Sólo fue este año de 1999, centenario de Borges, que tuve la fortuna de encontrar una frase de la Busca de Averroes que dice que para estar libre de un error conviene haberlo profesado. No se puede leer eso impunemente. Borges, aunque tarde, supo que era irremediable que sus lectores terminaran por conocer esos primeros libros y no dudó en comentar que cada vez que veía alguien cometiendo los mismos errores (criollismo, una escritura que recurre al diccionario para asombrar, en fin) se alegra al pensar que ya había pasado y superado eso. De ahí que al seleccionar materiales para la edición francesa de La Pleiáde, rescató algunos de esos escritos iniciales y no pudo disimular su alegría por reconciliarse con el pasado.

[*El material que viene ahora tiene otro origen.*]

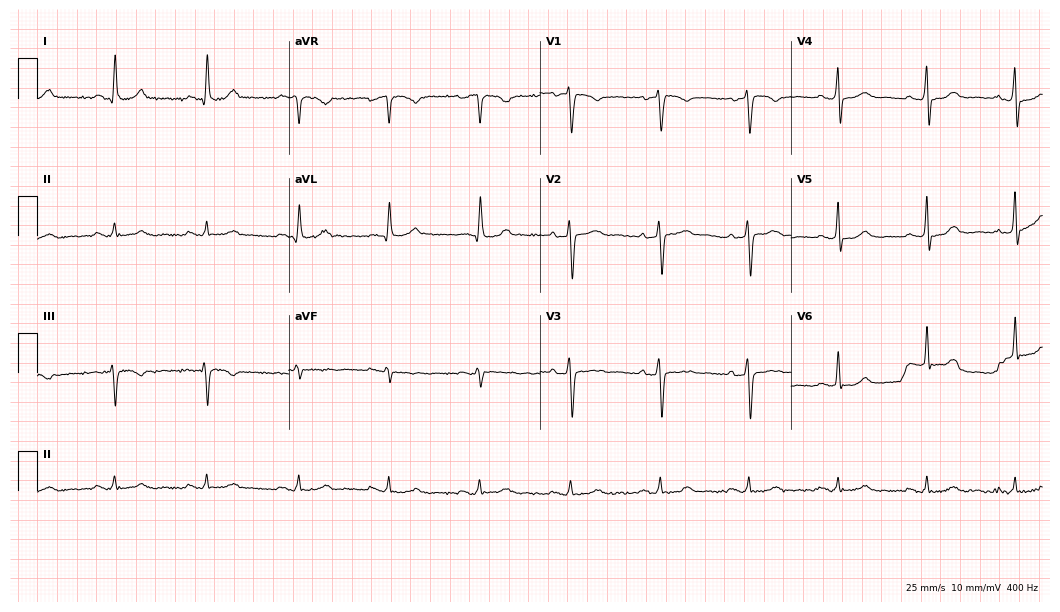
ECG — a 57-year-old female. Labelled as a normal ECG.

 Ahora bien. Hace unos meses, en el viaje en avión a Bogotá, corto, pero sustantivo, quise entender cómo cambió el mexicano Reyes al argentino Borges. Lo primero que indagué fue en el origen de esa amistad entre ambos y me enteré de que hay tres versiones: la de la nieta de Reyes, la de Pedro Henríquez Ureña y la de Borges. Todas pueden, por desgracia, ser verdaderas. Todas pueden ser una sola. La de la nieta de Reyes señala que el abuelo conoció a Borges en España. La de Henríquez Ureña advierte que Borges y él solían hablar mucho de Reyes y que cuando éste llegó a la Argentina, la admiración ya había nacido. La versión de Borges, repetida en decenas de entrevistas y en artículos, es diferente. Al parecer, en 1924, Borges, que ya sabía del prestigio de Reyes en España, al publicar su poemario "Fervor de Buenos Aires" le envió con resignación un ejemplar al erudito. Tres años después, en 1927, Reyes fue designado Embajador de México en Argentina y, por supuesto, se instaló en Buenos Aires. Según Borges, acudió a verlo invitado por Victoria Ocampo, que ya para esas fechas comenzaba a deslastrarse de las convenciones sociales y asumía con valor la decisión de ser escritora. En una conversación con Osvaldo Ferrari, Borges precisa lo siguiente:

"Yo lo conocí en la quinta de Victoria Ocampo, que está, creo, en San Isidro. Lo conocí a Alfonso Reyes, y recordé enseguida a otro poeta mexicano; a Othón... Entonces, Alfonso Reyes me dijo que él había conocido a Othón, que Othón frecuentaba la casa de su padre, el general Reyes, que se hizo matar cuando la Revolución Mexicana. Una muerte bastante parecida a la de mi abuelo, Francisco Borges, que se hizo matar después de la capitulación de Mitre, en La Verde, en el año 1874. Alfonso Reyes me dijo que había visto muchas veces a Othón; entonces yo me quedé asombrado, porque uno piensa en los autores, y uno piensa en los libros; uno no piensa, bueno, que los autores de esos libros eran hombres, y que hubo gente que pudo conocerlos. Yo le dije: "Pero, cómo, ¿Usted lo conoció a Othón? Entonces Reyes dijo, inmediatamente, con la cita adecuada: que eran unos versos de Browning, y me dijo: "Ah, did you once see Shelley plain?... Desde aquel momento, nos hicimos amigos, y él me tomó en serio. Yo no estaba acostumbrado a ser tomado en serio. Creo que quizá sea un error tomarse en serio. Pero, en todo caso, eso error se ha difundido después; pero aquel tiempo era nuevo para mí...". Borges, tras estas palabras, recuerda los diálogos con Reyes, que fueron para él una continua lección de estilo:

"Nos hicimos amigos —además, ya nos unía el gran nombre de Browning, y aquella cita oportuna—, y él me invitó a comer (él me invitaba a comer todos los domingos) en la Embajada de México, en la calle Posadas. Y ahí estaba él, su mujer, su hijo y yo. Y hablábamos hasta bien entrada la noche... Hablábamos de literatura, preferentemente de literatura inglesa; y hablábamos también de Góngora. Yo no compartía, y no comparto del todo, el culto que él le profesaba a Góngora, pero sabía de memoria muchas composiciones de Góngora..."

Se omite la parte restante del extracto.